Duplicate finder software...

Started by spacedrone808, June 20, 2021, 13:18:46

Previous topic - Next topic

spacedrone808

...of course for tracker music. Any ideas?

Saga Musix

Duplicates on which level? Exact byte-for-byte copies? Modules that are "mostly the same" but maybe with a few bytes of difference? Modules sharing the same samples? etc...
» No support, bug reports, feature requests via private messages - they will not be answered. Use the forums and the issue tracker so that everyone can benefit from your post.

spacedrone808

Byte-for-byte comparision can be achived by generic dup finders.
I suppose that song name and authoras matching criteria will be very neat. Yeah, i know that each tracker has it's own "exif"signature, but what if i'm missing smth?

Saga Musix

Finding duplicates by song name is probably rather useless - song names are far from unique, and many modules don't set a song title at all. Author information also not present at all in most modules.
I have been working on a tool on and off called Mod Library. I never had the time to bring it much beyond alpha stage, but I occasionally add new features. As it can already find files that are 100% identical, and as it already keeps track of all pattern contents, I can probably update it to also find modules with identical patterns, which I have found to be a very effective method of finding duplicate songs. I'll try to do that one of these days.
» No support, bug reports, feature requests via private messages - they will not be answered. Use the forums and the issue tracker so that everyone can benefit from your post.

spacedrone808

Ohaaa, very cool project. But no binaries though?

Saga Musix

I'll upload some binaries later today. As said, it's in alpha stage right now, and at this point I have no intent to keep backwards compatibility with previous database versions (I just recreate my own library whenever there's a breaking change) so I normally don't upload binaries for it, unless someone asks for them.
» No support, bug reports, feature requests via private messages - they will not be answered. Use the forums and the issue tracker so that everyone can benefit from your post.

spacedrone808

I see.. if i'm not mistaken there was similar software at maz-sound site.
But i can't remember it's name...

Saga Musix

Here's a current test build of Mod Library. After adding some files or folders to the database, you can hit the button for finding duplicates. Note that at the moment it will only show one file per duplicate, but for finding the actual duplicates it's at least a start. Hopefully later it would show all versions of a duplicate file.
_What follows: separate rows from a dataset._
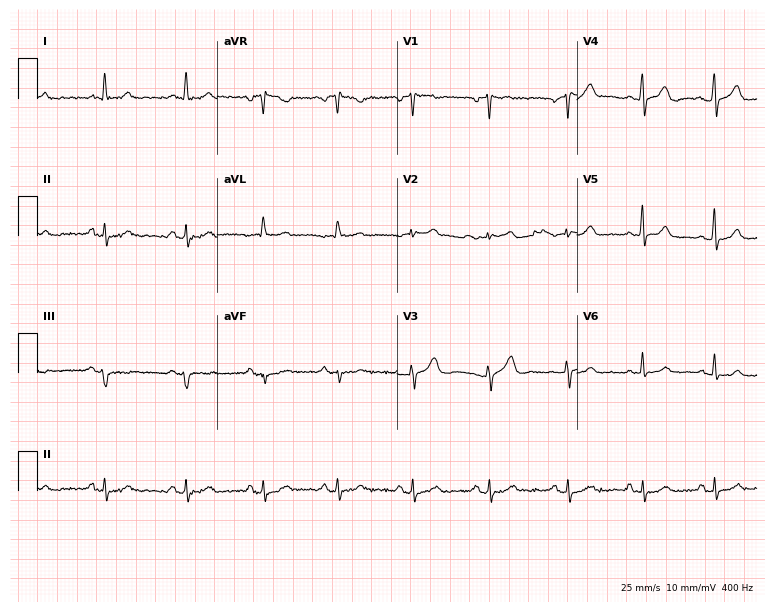
Electrocardiogram, a woman, 44 years old. Overall reading on record: normal ECG.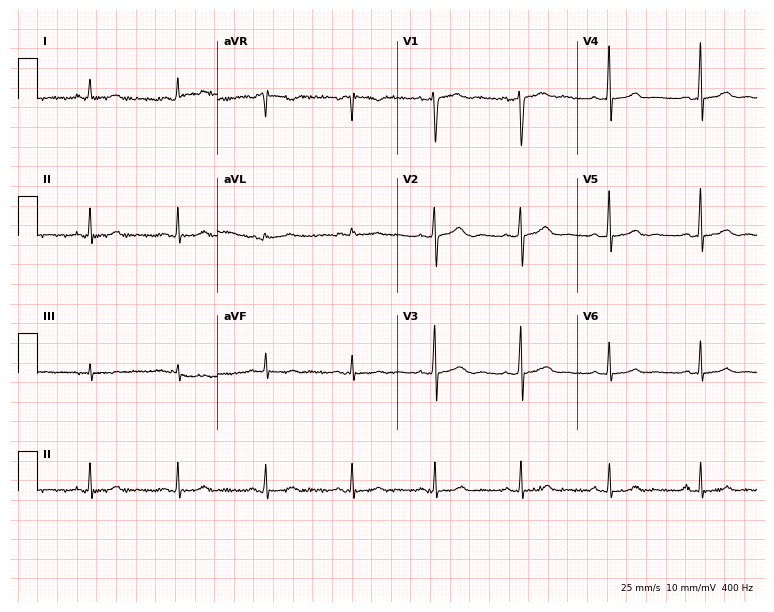
ECG — a female patient, 40 years old. Labelled as a normal ECG.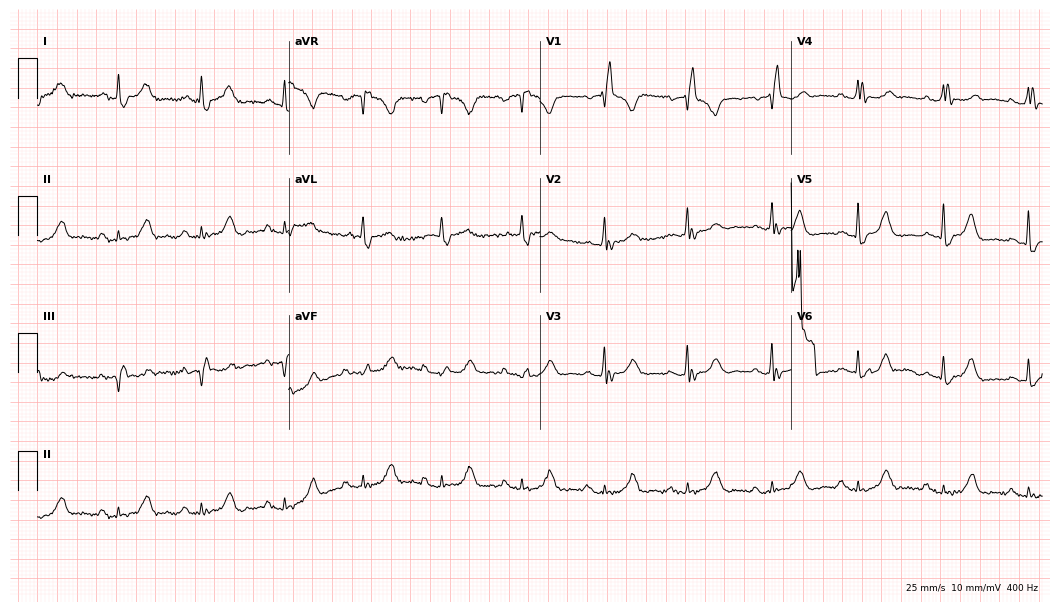
12-lead ECG from a female, 81 years old (10.2-second recording at 400 Hz). Shows right bundle branch block.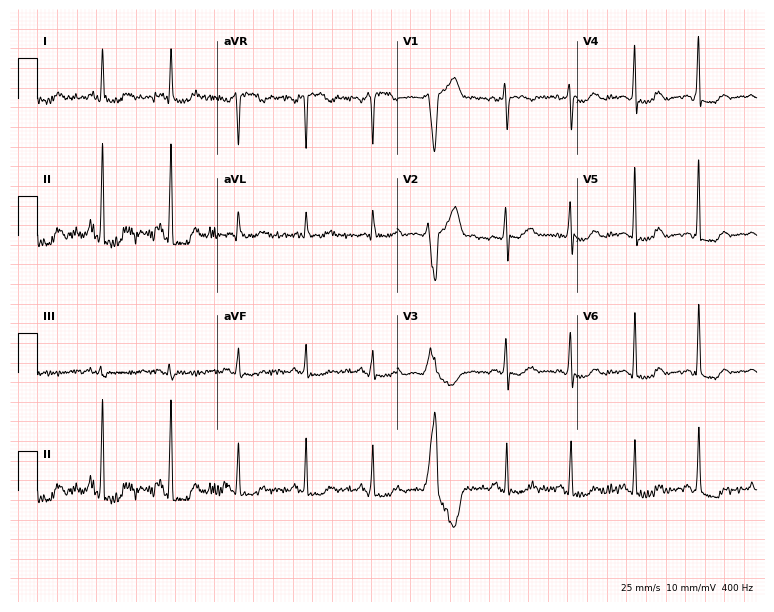
Electrocardiogram, a female patient, 69 years old. Of the six screened findings (first-degree AV block, right bundle branch block (RBBB), left bundle branch block (LBBB), sinus bradycardia, atrial fibrillation (AF), sinus tachycardia), none is recorded.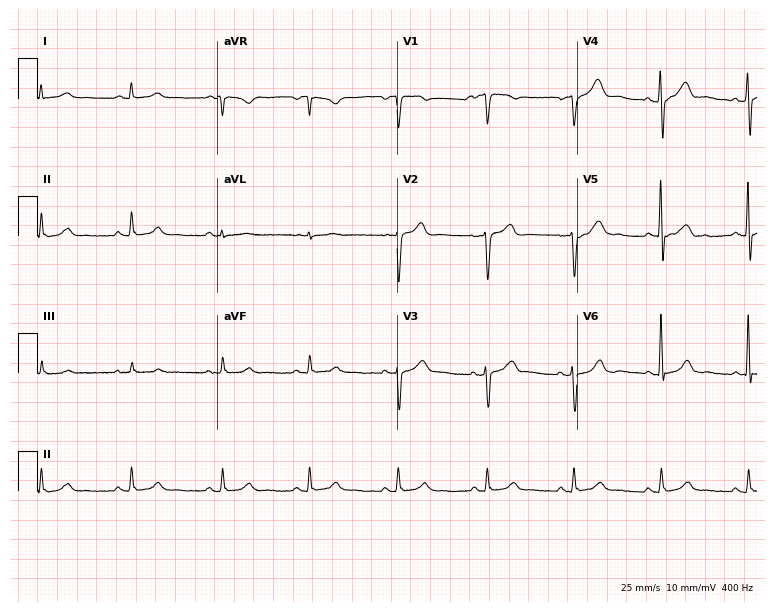
ECG — a 56-year-old male patient. Labelled as a normal ECG.

Note that adding files to the database is relatively slow at the moment - adding 10,000 files can take about an hour or so - because it's single-threaded and an audio fingerprint is generated of every file. This allows to enter an AcoustID in the search and find songs that sound simliar to that AcoustID. However, the search results for that feature aren't that good yet, they find a lot of stuff that really is a completely different song IIRC.
» No support, bug reports, feature requests via private messages - they will not be answered. Use the forums and the issue tracker so that everyone can benefit from your post.

spacedrone808

Thank you for posting, will check it out in action

Tigoro

I use mo3enc for xm\mod\it\s3m\mtm modules.
1) mo3enc -m4 -rmiso for files (no compression, remove any text in modules)
Wait time...
2) find duplicates in *.mo3
Wait time...
3) remove clone modules in original collection
I found a lot duplicates in modland in some formats (example, stm2mod or mod2stm or other 4-16k modules formats) and find many tracks in Keygen collection (who make music, authors).

Saga Musix

Note that you can report duplicates on ModLand to the contacts mentioned in readme_welcome.txt at the root of the server. MO3 can remove a lot of "unnecessary" metadata but it doesn't guarantee to find every duplicate that went through the format conversions you mentioned, because MO3 stores data differently depending on what the original source format was (so e.g. a MOD converted to MO3 and then the same song converted from S3M to MO3 will not result in the same MO3 file).
» No support, bug reports, feature requests via private messages - they will not be answered. Use the forums and the issue tracker so that everyone can benefit from your post.

Tigoro

Quote from: Saga Musix on June 25, 2021, 08:44:52
Note that you can report duplicates on ModLand to the contacts mentioned in readme_welcome.txt at the root of the server. MO3 can remove a lot of "unnecessary" metadata but it doesn't guarantee to find every duplicate that went through the format conversions you mentioned, because MO3 stores data differently depending on what the original source format was (so e.g. a MOD converted to MO3 and then the same song converted from S3M to MO3 will not result in the same MO3 file).
To be honest, I'm afraid to flood the project with information. Coma had been sorting through my software collection of trackers for many years :-) I have a fresh slice of ftp.modland.com, I'll try it. Yes, not every duplicate, but many - unknow -

Saga Musix

Coma handed over administration of the archive to Menace, and he's eager to clean things up. :) Don't hesitate to report duplicates, they are frequently removed.
» No support, bug reports, feature requests via private messages - they will not be answered. Use the forums and the issue tracker so that everyone can benefit from your post.